The specific rounding that causes this difference should be clear if you look at the exact binary values:
1.0001001001001001001001001001001001001001001001001001001001001001001001...
1.0001001001001001001001001001001001001001001001001001100110011001100110...
^ last bit of mantissa
It works out in this case that the former result, numerically 15/14, happens to be the most accurate representation of the exact value. This is an example of how leaving division until the end benefits you. But again, this rule only holds as long as the values you're working with don't use the full precision of the data type. Once you start working with inexact (rounded) values, you no longer protect yourself from further roundoff errors by doing the multiplications first.
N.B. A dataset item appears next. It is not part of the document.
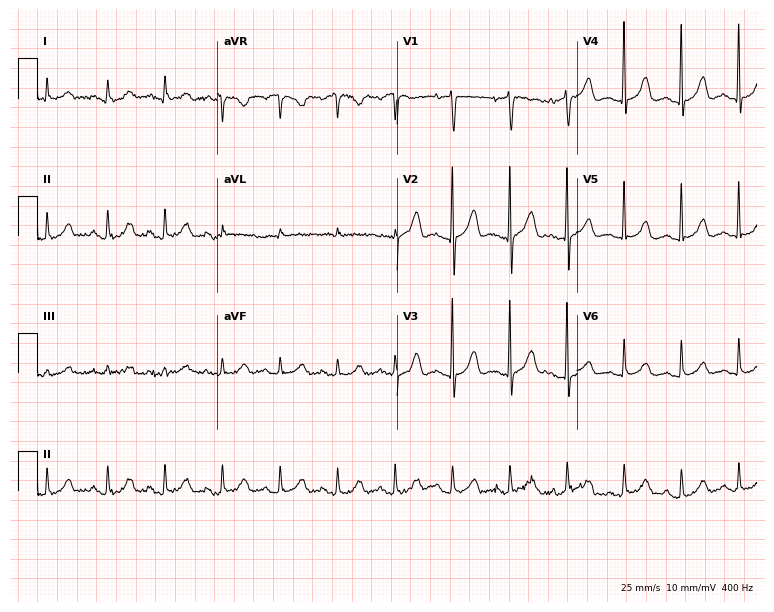
Resting 12-lead electrocardiogram. Patient: an 83-year-old female. The tracing shows sinus tachycardia (a sinus rate of 100 beats per minute or more).

It has to do with how the double type is implemented and the fact that the floating-point types don't make the same precision guarantees as other simpler numerical types. Although the following answer is more specifically about sums, it also answers your question by explaining how there is no guarantee of infinite precision in floating-point mathematical operations: Why does changing the sum order returns a different result?. Essentially you should never attempt to determine the equality of floating-point values without specifying an acceptable margin of error. Google's Guava library includes DoubleMath.fuzzyEquals(double, double, double) to determine the equality of two double values within a certain precision. If you wish to read up on the specifics of floating-point equality this site is quite useful; the same site also explains floating-point rounding errors. In summation: the expected and actual values of your calculation differ because of the rounding differing between the calculations due to the order of operations.
Let's simplify things a bit. What you want to know is why 450d / 420 and 450d / 7 / 60 (specifically) give different results.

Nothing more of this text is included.